Terminé esos dos años, y el segundo con novio. Fue la decisión más fácil de mi vida,
y de la cual me arrepiento diariamente. El error más común de las chicas de mi edad,
y el cual yo me había prometido alejarme, era enamorarnos sin conocer
completamente a la otra persona. Me enamoré de un chico sin escuchar a mis amigas,
que aunque estaban felices de que me gustara alguien, las cosas que escuchaban y
veían de él no las convencía de inmediato. Una semana después del noviazgo, supe
que había hecho algo mal. No estaba preparada, pero quería estarlo. Di mi primer beso
con un chico que, la verdad, lo único que generaba en mi era atracción por nuestras
parecidas personalidades. No me arrepiento del beso, pero si de lo demás. Cuando
rompimos –e incluso mientras estaba en la relación-, sentí de nuevo el muro de
sentimientos. No lloré, o me preocupé, o tan siquiera sentí algún interés por saber sus
razones por terminar conmigo. Solo me mentalicé que, oficialmente, estaba sin nadie.
Lo cual fue reconfortante, hasta que pasaron las vacaciones y me vi obligado a verlo
de nuevo.

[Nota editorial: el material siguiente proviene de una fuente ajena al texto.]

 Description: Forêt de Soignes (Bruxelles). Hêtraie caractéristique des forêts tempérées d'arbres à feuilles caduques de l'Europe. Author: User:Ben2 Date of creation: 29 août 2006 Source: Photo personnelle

No me apena decirlo, ya que no es secreto el hecho de que, aunque lo ignore,
no puedo negar que me afecta verlo de vez en cuando.
Ahora, en este año, varias cosas han pasado muy de repente. En año nuevo conocí a
mi hermana de 19 años, y semanas antes mi perro murió. Ese día, sorprendentemente,
si reaccioné como una persona sensible lo haría. Lloré hora y media en el bus hacia
mi casa, y estoy luchando contra la falta de mi amigo inseparable con mucho
sarcasmo. Pero el día en que estuve con mi hermana, aunque me sentía emocionada,
mis expectativas se redujeron a conformarme con que ella y yo somos más diferentes
de lo que esperaba, considerando que por fuera somos exactamente el mismo rostro.

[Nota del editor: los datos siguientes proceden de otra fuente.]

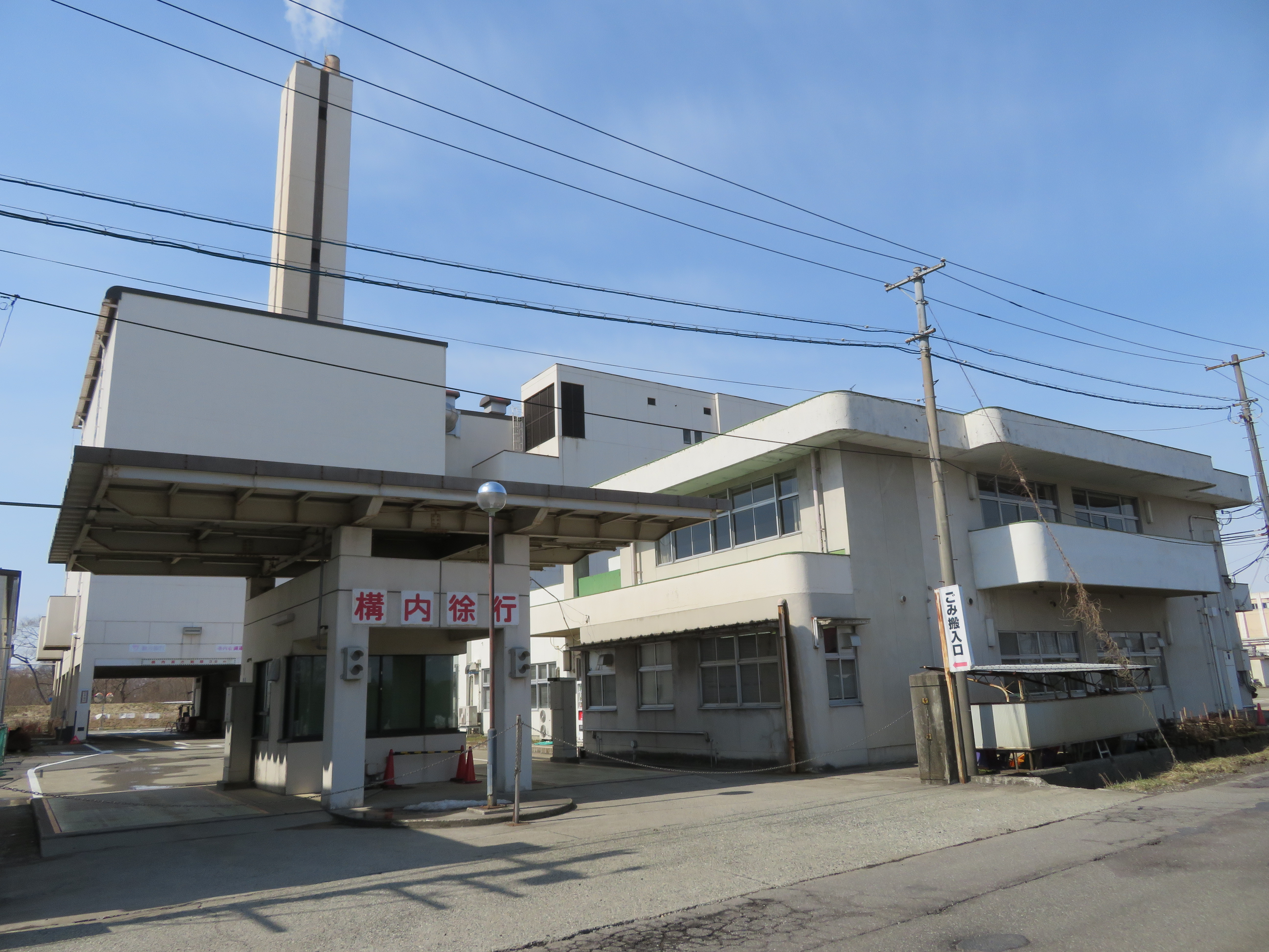 会津若松地方市町村圏整備組合のごみ焼却施設

Hace dos años antes, había comenzado una iniciativa literaria en una plataforma de
internet, la cual volví a retomar más fervientemente este año. Me volví a hablar con
las chicas con que practicaba rol, un deporte informático muy divertido y agradable.
Conocí a chicas y chicos que compartían mi pasión por las series, libros, películas y
géneros musicales; así mismo como muchos otros que, aunque muy diferentes,
congeniamos y la pasamos bien.
Aseguro que este escrito, puesto en su totalidad con mi estilo y prosa literaria, es
verídico y sin ninguna falsedad. Puede que muchas chicas se engañen con sus
sentimientos, pero yo no suelo ser de esas. Soy sincera en mis propias cosas, y
desahogarme en este ensayo autobiográfico fue, hasta ahora, la mejor asignación que
podría hacernos usted, maestro o psicólogo/a. O al menos para alguien como yo.